The convolutional neural networks (CNN / ESA) have frequently mentioned themselves in academia and industry with their success in object classification. CNN architectures began to be tested on other problems as the work in this area progressed. The most important of these problems is object detection problem which is the next stage of object classification. The object in the object detection task is to find the classes and **locations** of the object (s) in a visual.

We use metrics to quantify the success of our solution in **machine learning** problems. Accuracy, precision and Cohen’s Kappa coefficient are used to measure the performance of the model in classification tasks. The difficult aspect of object detection is that the above-mentioned classical criteria cannot be used for performance. The reason for this problem is that our aim is to find the position of objects besides classifying them. In this article, we will refer to the Mean Average Precision, a performance criterion used for object detection problems.
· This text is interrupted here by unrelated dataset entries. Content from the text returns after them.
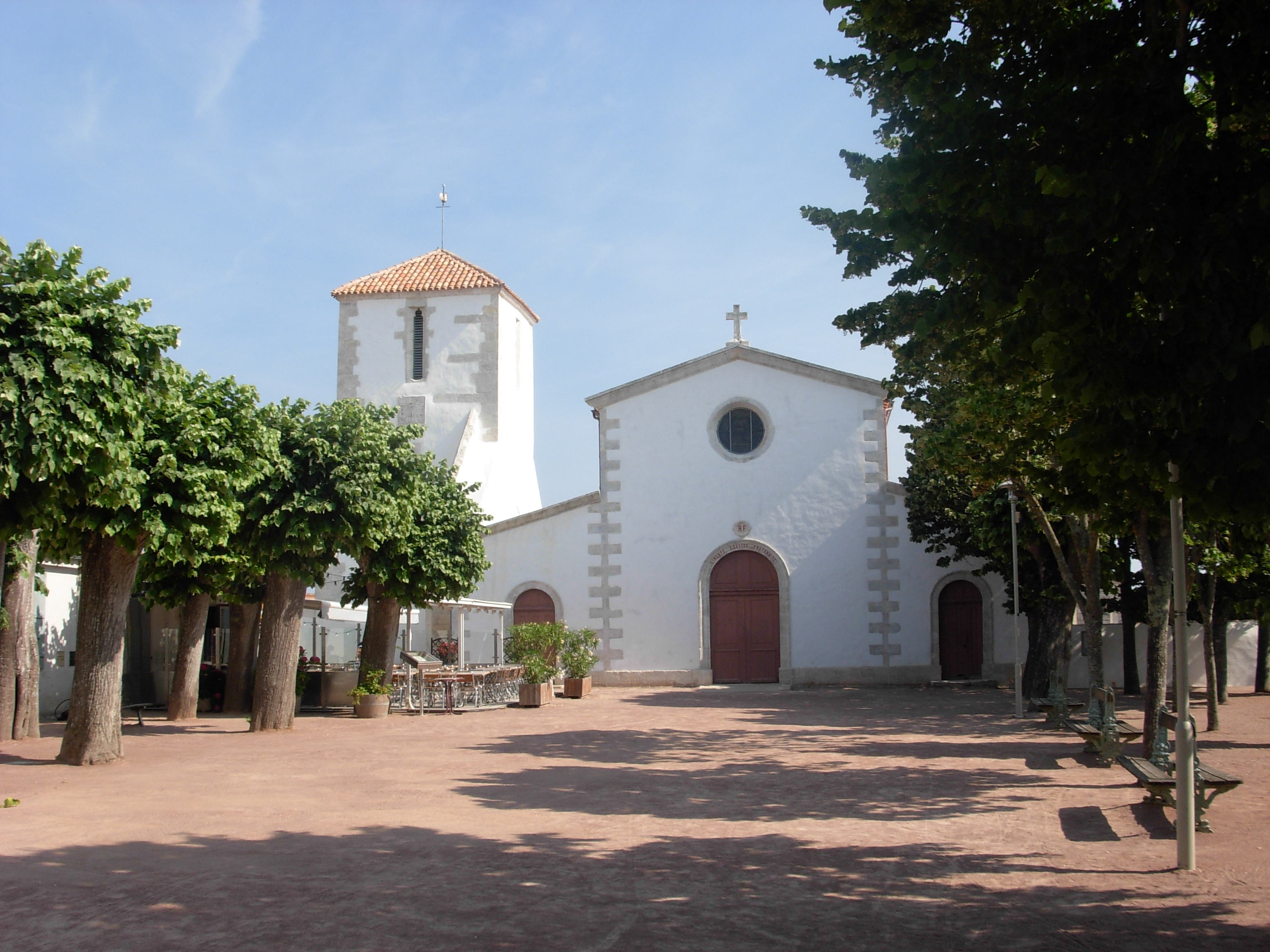 L’église Sainte Catherine, blottie dans un écrin de tilleuls se détache sur un sol aux nuances rouges foulé par les boulistes. Fondée au XIIIeme siècle par l’abbaye de Saint-Michel en l’Herm, elle sera agrandie, embellie et dotée d’un clocher au XVe siècle puis reconstruite en 1830. La séparation de l’Église et de l’État en 1905 est gravée sur le fronton sous la forme de l’estampille liberté, égalité, fraternité. En 2008 l’église a fait l’objet d’importants travaux de restauration en partenariat avec la Fondation du Patrimoine.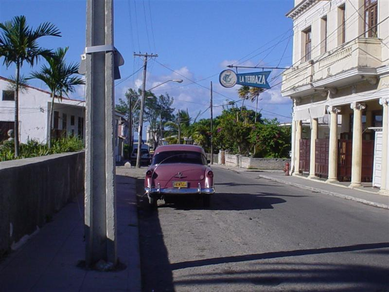 La Terraza en Cojimar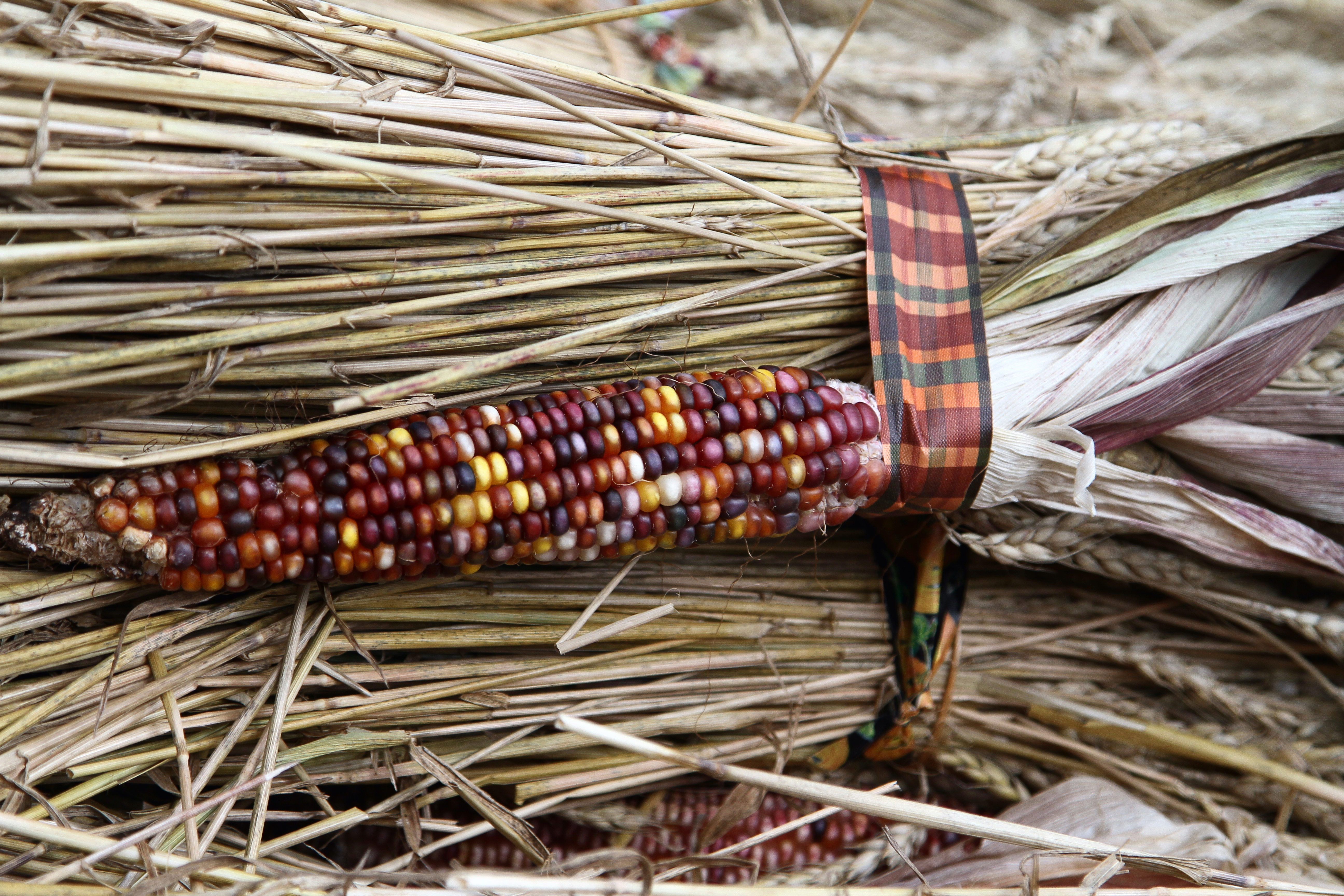 Indian Corn (Zea mays indurata) September 19, 2102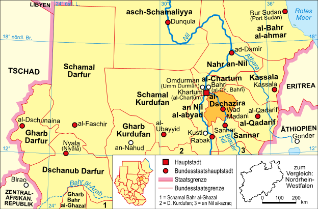 politische Karte des Sudan (Bundesstaat al-Dschazira)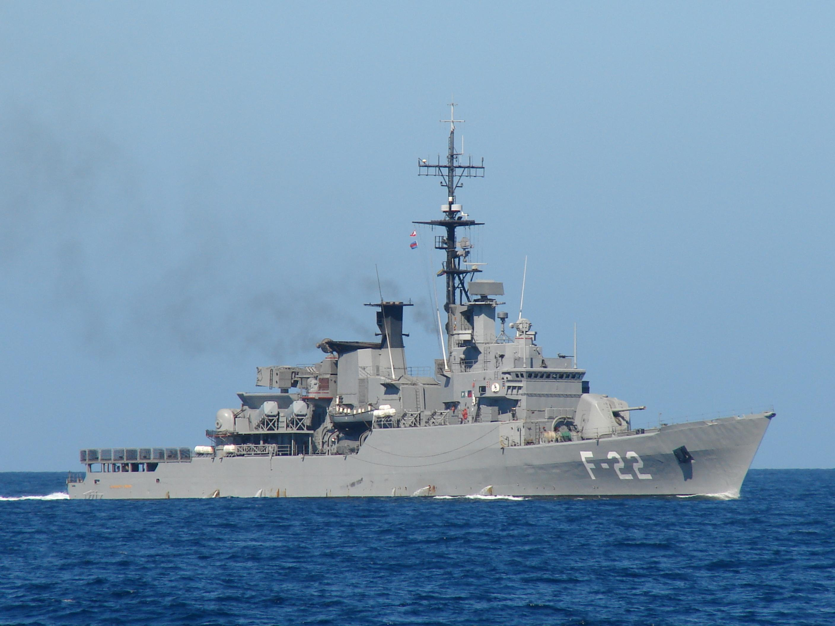 ARV Almirante Brión (F-22).

The logic behind this criterion will be explained by following the order of the following.

- What is the object recognition task?
- What is the Jaccard index?
- What is ground truth?
- What is Intersection over Union?
- How is Precision, Average Precision and Mean Average Precision calculated?

Contents

**Object Recognition**

**Difference Between Object Classification and Object Recognition**

Let’s explain the difference between object classification and recognition with the following visual.

**How Object Classification Works**

Network architectures used for object classification have a structure called multi-output network. In this structure, the **deep learning** model has multiple outputs (object class and location for object recognition). Each output has its own Loss function. These error functions are attempted to be optimized simultaneously. Below you will find the image of the architecture of a three-dimensional object recognition network.

As you can see in the image, the model has two outputs, Classifier Head and Regressor Head. The Classifier Head tries to find the type of object and uses Cross Entropy as the Error function. Regressor Head tries to find the corner coordinates of the rectangle that surrounds the object and uses Mean Squared Error as the error function.

**What is Used for Object Recognition?**

The most prominent of the architectures used for the object recognition task is YOLO.

**What is the Jaccard Index?**

**Jaccard Index for Clusters**

For the Jaccard index account for the clusters, please refer to the following.

**What is Ground Truth?**

An estimation is attempted by using models in **machine learning** tasks. The predictive ability of this model is measured by a test dataset. The target values that should be in the test data set are called ground truth. Let’s look at the difference between the prediction of an object recognition model and the ground truth in the image used.

**What is Intersection over Union (IoU)?**

The similarity between Ground Truth and model prediction is measured by the Jaccard index. For this reason, the IoU account is calculated as the portion of the intersection of the two rectangles into the area of the compound of these two rectangles.

**NumPy**

Let’s do the IoU similarity for a two-dimensional scenario. We will use Matplotlib for visualization of NumPy for rendering. First, we will create blank image matrices with NumPy and put two rectangles into them. Then we will find the logical operations and the intersection and combination of these rectangles. Then we’ll visualize our results with the imshow function of the Matplotlib library.

**Mean Average Precision Account**

**Precision and Recall**

Two of the performance criteria of **machine learning** models are certainty and formulas for recall:

These two concepts are generally inversely related to each other. So generally, as recall increases, certainty decreases.

Let’s calculate precision and recall for an example “multi-class classification”. For this example, let’s use the Iris data set.

**Precision-Recall Curve (P / R Curve)**

Calculate the precision-recall curve for the three classes in this dataset and draw the curves.

For the above three classes, the precision-recall graph is shown. The classification ideal for the blue class, AP: 1.0. The green class has more certainty at all levels except the last recall levels.

**Average Precision**

Let’s do an AP account. We will average the accuracy of recall values for each class.

**{0: ‘1.0’, 1: ‘0.963835205261813’, 2: ‘0.9721435876607143’}**

**Mean Average Precision (MAP)**

We will calculate the averaged AP values of all classes.

0.9786595976408424We are at the end of this article.